The mystery of the stolen panel
Towering a stone’s throw away from De Abt, the impressive St. Bavo Cathedral is a building inextricably linked to the brothers Hubert and Jan Van Eyck. Together with Hans Memling, Rogier van der Weyden and Dirk Bouts, to name but a few, they belong to the school of the Flemish Primitives. This group of painters from the late 15th and early 16th century based in the (Southern) Netherlands is world famous. Jan Van Eyck is even known as the inventor of the oil painting technique.
The theft of the Righteous Judges
Commissioned by the wealthy merchant Joos Vijd, the Van Eyck brothers painted ‘The Adoration of the Mystic Lamb’ between 1430 and 1432. The triptych consists of 12 wooden panels and is one of the most stunning masterpieces in the world. Vijd later donated the altarpiece to St Bavo’s Cathedral.

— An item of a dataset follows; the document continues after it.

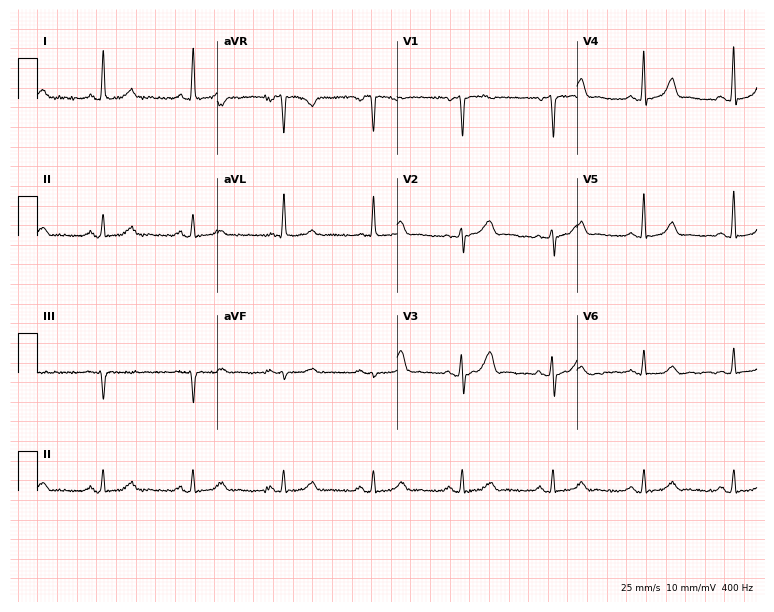
Electrocardiogram, a 46-year-old woman. Overall reading on record: normal ECG.

Two panels disappeared on the night of 10 to 11 April 1934: ‘John the Baptist’ and the ‘The Righteous Judges’. While the former panel was returned anonymously a few days later, ‘The Righteous Judges’ vanished without a trace. The location of the panel remains elusive to this day, despite intense investigations.
Who stole it?
Even though theories about the theft of ‘The Righteous Judges’ abound, it remains a total mystery to date. The main suspect was Arsène Goedertier, a Flemish stockbroker and art lover from Wetteren. Legend has it that he had stolen the panel and hidden it somewhere.
But, according to a former Ghent police commissioner, he must have received help from the diocese of Ghent to pull it off. Even though, on his deathbed, Arsène Goedertier admitted that he knew where the panel was, finding the exact location was no longer possible.
The theft and the Abbot of Orval
According to various sources, none other than Abbot Marie-Albert Van der Cruyssen knew more about the panel’s theft and the secret location. In 1953, he was spotted riding together in an automobile with Valère Goedertier, the younger brother of the alleged thief, and Canon Gabriel Vanden Gheyn, curator at the time of the theft. In that period, Marie-Albert was already struggling with serious health problems.
Who is the illustrious Abbot of Orval? Discover the story of Karel van der Cruyssen.
According to a former police commissioner, the priest fled during the Second World War to keep the panel out of Nazi hands. Presumably with the Louvre as his final destination as the artwork was cleaned there. According to the former commissioner, the Louvre archives contain an authentic colour photograph of the stolen panel.
Today, the theft and the hiding place of ‘The Righteous Judges’ remain a big mystery. A situation that is unlikely to change for a while.
2020: Van Eyck year
In 2020, the fully restored altarpiece of ‘The Adoration of the Mystic Lamb’ will return to its original home: St Bavo’s Cathedral. At the same time, the Van Eyck brothers will be honoured with a wonderful exhibition at MSK Ghent and festivities in and around the cathedral.
De Abt will also be celebrating with a range of activities and a special menu. We, too, are immensely proud of the brilliant brothers.